Here, Respondent’s motion and affidavit alleged only that their registered agent failed to
inform them of the lawsuit after service of the petition. Respondent provided no further
explanation in the affidavit or at the hearing regarding how or why the registered agent neglected
4 to inform Respondent of the lawsuit. On appeal, Respondent further admits that service was
proper in this case, but again merely states that the registered agent failed to inform Respondent
of the lawsuit.
The Western District recently addressed a similar factual scenario in Wetzel v. Root
Insurance Company, 702 S.W.3d 469 (Mo. App. W.D. 2024). In Wetzel, the defendant argued
that the circuit court erred in denying its motion to set aside the default judgment because it had
proven good cause in that it submitted an affidavit by its general counsel stating that its
registered agent had failed to notify it about the lawsuit until after the default judgment was
entered. Id. at 475-76. The Western District examined a number of cases in which a party has
proven good cause involving a breakdown in communications between an agent or employee
following service that prevented proper defense of the suit; however, that court ultimately
determined that the defendant had failed to meet the burden satisfied in the other cases proving
that the conduct was negligent rather than reckless. Id. at 476-77 (citing Brungard, 240 S.W.3d
at 685-86 (finding good cause where defendant believed he had properly forwarded the suit
papers to his insurance company)); see also Heintz Elec.Co. v. Tri Lakes Interiors, Inc., 185
S.W.3d 787, 790, 793-94 (Mo. App. S.D. 2006) (finding good cause where affidavit established
that defendant’s employee inadvertently threw away the suit papers under the mistaken belief
that the papers were from another case); Myers v. Pitney Bowes, Inc., 914 S.W.2d 835, 838-39
(Mo. App. S.D. 1996) (finding good cause where defendant’s affidavit established that the
summons was lost due to the confusion of an office reorganization and only located after the
default judgment had already been entered); Gibson by Woodall v.
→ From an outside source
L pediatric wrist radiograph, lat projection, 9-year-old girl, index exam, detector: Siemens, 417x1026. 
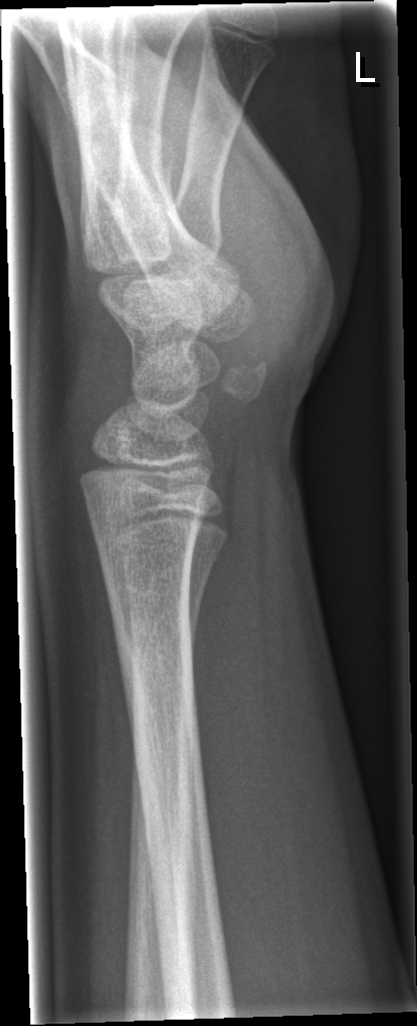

Elley, 778 S.W.2d 851, 853-
55 (Mo. App. W.D. 1989) (finding good cause where affidavits established a “series of mishaps”
where the documents were sent to the legal department at a time when all attorneys were
5 attending an out-of-town meeting and the office was staffed by temporary employees who
incorrectly filed the documents). Specifically, the Wetzel court determined that, because service
was proper and not contested, and “notice to an agent is notice to the principal,” the defendant
failed to present any evidence establishing that the absence of communication between the agent
and counsel following service was a good faith mistake. Id. at 477 (citing Chick v. Moving Proz,
LLC., 699 S.W.3d 449, 454 (Mo. App. W.D. 2024)) (“[defendant] offered no evidence from [its
agent] about its role in the process, about what it did or did not do with the Wetzel summons and
petition, or why it did not forward the summons to [defendant].”).
Likewise, the record here is also devoid of any evidence that the registered agent’s failure
to inform Respondent of the properly served petition was a good faith mistake rather than
recklessness. Because a defendant has the burden to plead and prove the facts necessary to set
aside the default judgment, we find that the circuit court abused its discretion in finding that
good cause existed to set aside the default judgment. T Westfall Plaza WCR MO, LLC v. SJB
Rest. Grp., LLC, 689 S.W.3d 216, 222 (Mo. App. E.D. 2024). Point I is granted. Accordingly,
we need not decide Appellant’s other points.
Conclusion
We reverse the judgment of the circuit court setting aside the default judgment and
remand for the court to enter judgment consistent with this opinion.
Renée D. Hardin-Tammons, J.
Philip M. Hess, P.J., and Gary M. Gaertner, Jr., J., concur.